Within the listing that follows, reproduce exactly the lines starting at the line with "sample: Cilia in tetrahymena" and ending at the line with "organism: Toxoplasma gondii", inclusive, and only those. Pictures are dropped.

** Information shown follows **

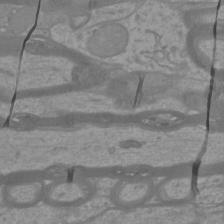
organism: Mouse
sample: Cortical neurons
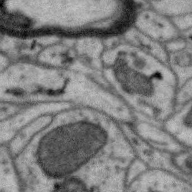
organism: Zebra finch
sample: Brain
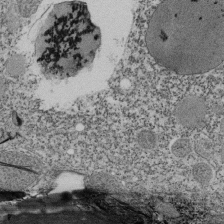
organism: Tetrahymena
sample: Cilia in tetrahymena
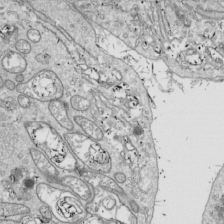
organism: Drosophila
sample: Cell division; meiosis; drosophila spermatocytes
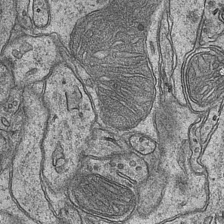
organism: Mouse
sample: CA1 Hippocampus
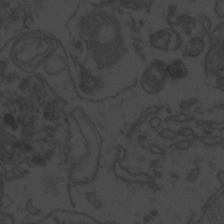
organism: Zebrafish
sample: Macrophage infected with Toxoplasma gondii
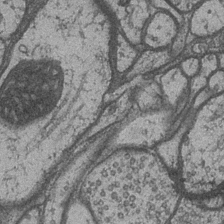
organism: Drosophila
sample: Optic medulla
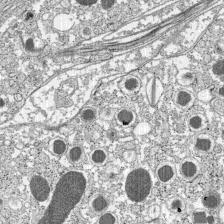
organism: C57BL Mouse
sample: Pancreatic islet
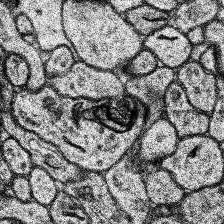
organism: Human
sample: Temporal Lobe
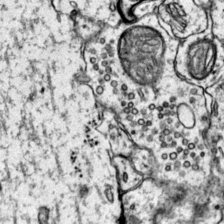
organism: Mouse
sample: Primary visual cortex
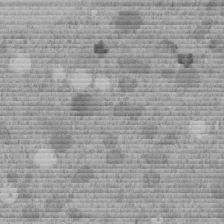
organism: C. elegans
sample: C. elegans embryo early stage
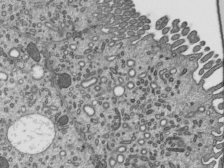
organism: Mouse
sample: Mouse epididymis efferent ductule cilia
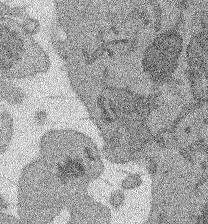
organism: Human
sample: HeLa cells
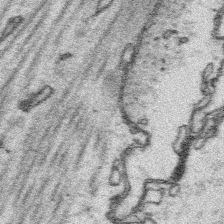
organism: Platynereis dumerilii
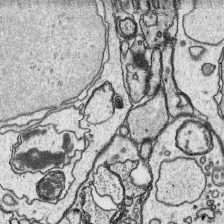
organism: Platynereis dumerilii
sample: Parapodia
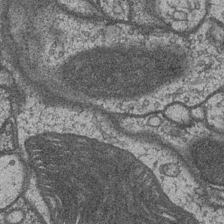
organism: Drosophila
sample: Optic medulla
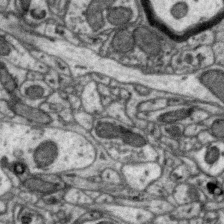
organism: Zebra finch
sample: Brain
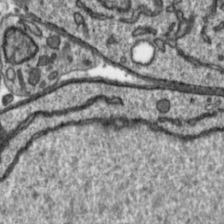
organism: Toxoplasma gondii
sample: Parasites in a vacuole inside a host cell
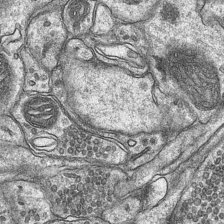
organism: Mouse
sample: CA1 Hippocampus
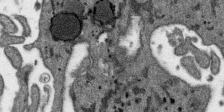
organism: Human
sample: Lung epithelial cells, uninfected (mock) control
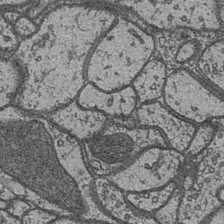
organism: Drosophila
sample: Optic medulla
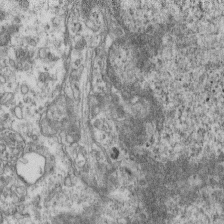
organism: Mouse
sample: Centriole in ependymal cells
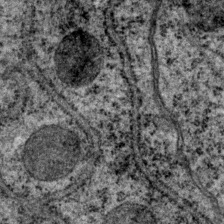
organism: P. pacificus
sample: Pharynx
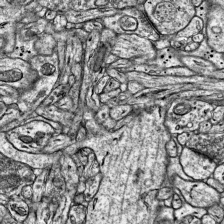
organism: Mouse
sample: Visual Cortex
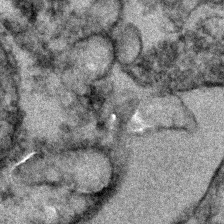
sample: Kidney
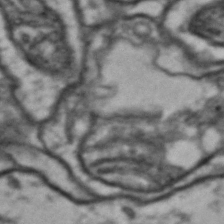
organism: Drosophila
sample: Brain
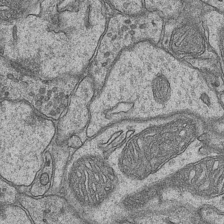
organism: Mouse
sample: CA1 Hippocampus
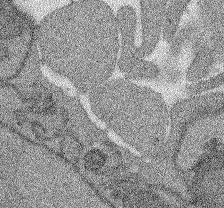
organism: Human
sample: HeLa cells
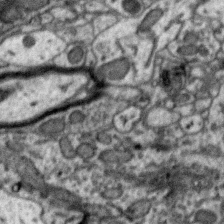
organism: Zebra finch
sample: Brain
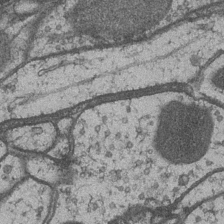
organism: Drosophila
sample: Optic medulla
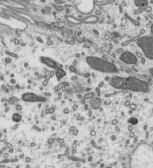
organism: Mouse
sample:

** End of Information shown **

Completed task -
sample: Cilia in tetrahymena
organism: Drosophila
sample: Cell division; meiosis; drosophila spermatocytes
organism: Mouse
sample: CA1 Hippocampus
organism: Zebrafish
sample: Macrophage infected with Toxoplasma gondii
organism: Drosophila
sample: Optic medulla
organism: C57BL Mouse
sample: Pancreatic islet
organism: Human
sample: Temporal Lobe
organism: Mouse
sample: Primary visual cortex
organism: C. elegans
sample: C. elegans embryo early stage
organism: Mouse
sample: Mouse epididymis efferent ductule cilia
organism: Human
sample: HeLa cells
organism: Platynereis dumerilii
organism: Platynereis dumerilii
sample: Parapodia
organism: Drosophila
sample: Optic medulla
organism: Zebra finch
sample: Brain
organism: Toxoplasma gondii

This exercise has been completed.